The season for quarterly results is now over. The companies have presented the books of account for the first quarter. In the midst of the Covid crisis, some companies performed well, while for some it was a difficult time. Therefore, before investing in these companies, you have to see their books of account so that financially sound company can be selected. In order to shine a portfolio, it is important that the profit margins are clearly understood. In this special conversation with the experts, each sector is being scanned closely so that you can know which company you have to deal with.
Joining CNBC-Awaaz in this discussion are Gaurang Shah of Geojit Financial and Parthiv Shah of Tracom Stock Brokers.
Let us first look at the results of Q1FY22. The first quarter results were as expected. Companies have got support from weak base and partial lockdown. A sharp rise in commodity prices has had an impact on margins. According to the management, there will be an improvement in demand after June.
In Q1FY22, sales of NIFTY-50 companies have grown by 50% y-o-y and EBITDA by 41% y-o-y.
There have been downgrades in the auto, NBFCs sector and upgrades in metals and cement during this period. If we look at the triggers ahead, the reduction in lockdown restrictions, reduction in active corona cases, accelerating the pace of vaccination and the expectation of a normal monsoon are acting as triggers for the market.
If you look at different sectors, most of the private banks have shown new slippages in banks/financials. However, the impact on asset quality has been less compared to the first wave.
Looking at the technology, we are seeing strong growth (QoQ) for 4 consecutive quarters. The results of most of the companies have been better than expected. Looking at AUTO, the results of this sector have been weaker than the market estimates. The problem of auto companies has increased due to the lack of chips.
Looking at FMCG, most companies have seen double digit sales growth. Weak base, improving rural and urban demand have benefited. The problem has been compounded by rising raw material costs. Talking about METALS, the best results have been seen so far in the metal sector. It has got good price in domestic and export market.

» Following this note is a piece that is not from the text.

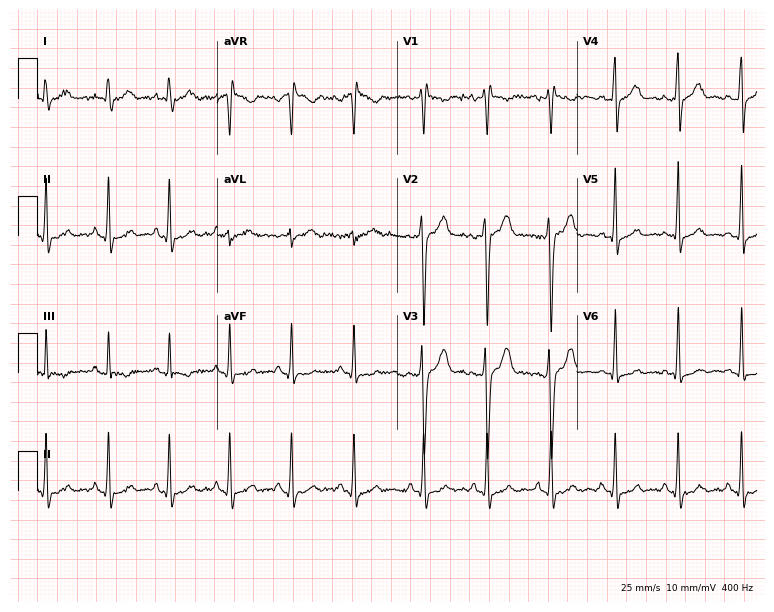
Resting 12-lead electrocardiogram (7.3-second recording at 400 Hz). Patient: a man, 19 years old. Read as a normal ECG.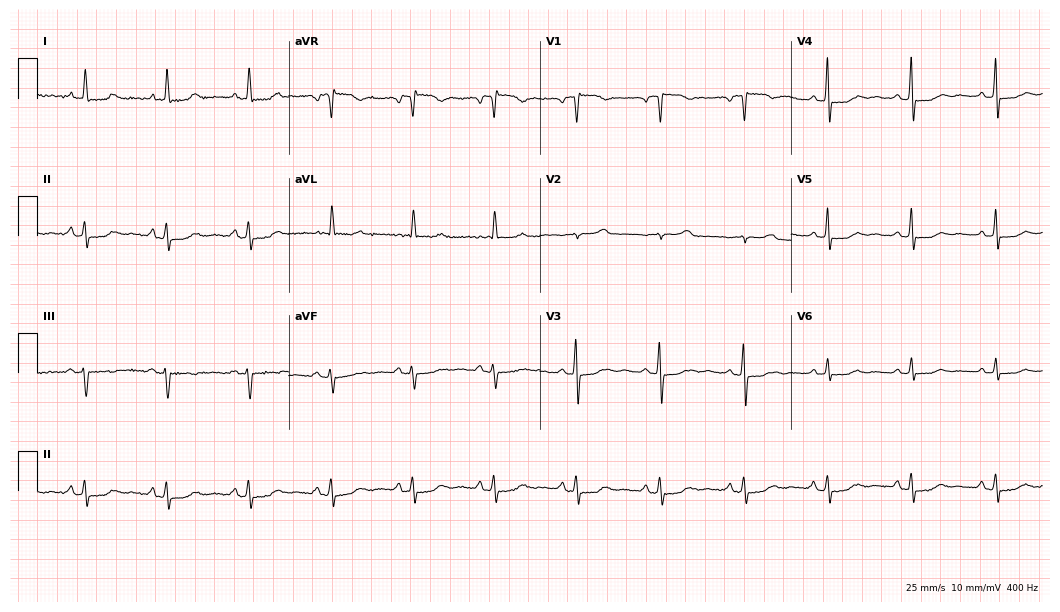
ECG (10.2-second recording at 400 Hz) — a female, 66 years old. Labelled as a normal ECG.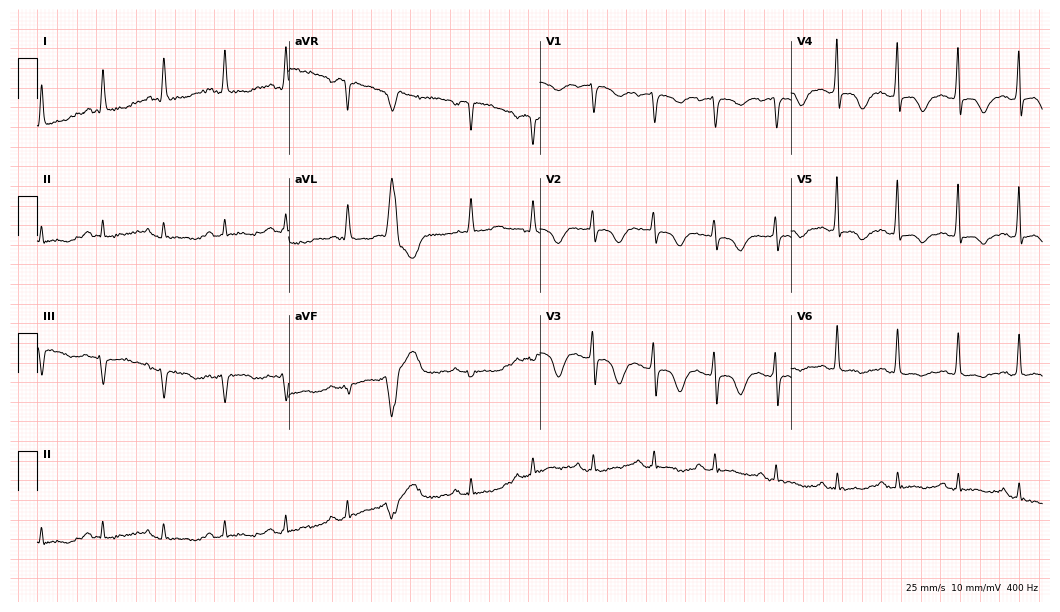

Talking about PHARMA, the results of this sector in the first quarter have been as per the expectations of the market. The results have got support from the low base. Strong demand for domestic formulations and Covid medicine has been supported. Decline in US sales, slowdown in new launches worries.
what to buy, where to get
Geojit Financial’s Gaurang Shah picks
In banking, buy HDFC Bank with a target of Rs 1950. At the same time, exit from Bank of India. Buy in Cement sector ACC with a target of Rs 2600. At the same time, Ambuja left. Buy in Metal Tata Steel with a target of Rs 1850. At the same time, sell in JSPL. Buy autos at M&M with a target of Rs.980. At the same time, stay away from Maruti.
Parthiv Shah’s Investment Advice
Parthiv Shah has buy advice on INFOSYS target Rs 2070, MARICO target Rs 625 and JB CHEMICAL target Rs 2040. At the same time, they are advised to stay away from HAPPIEST MINDS, DABUR and GLENMARK LIFE SCI.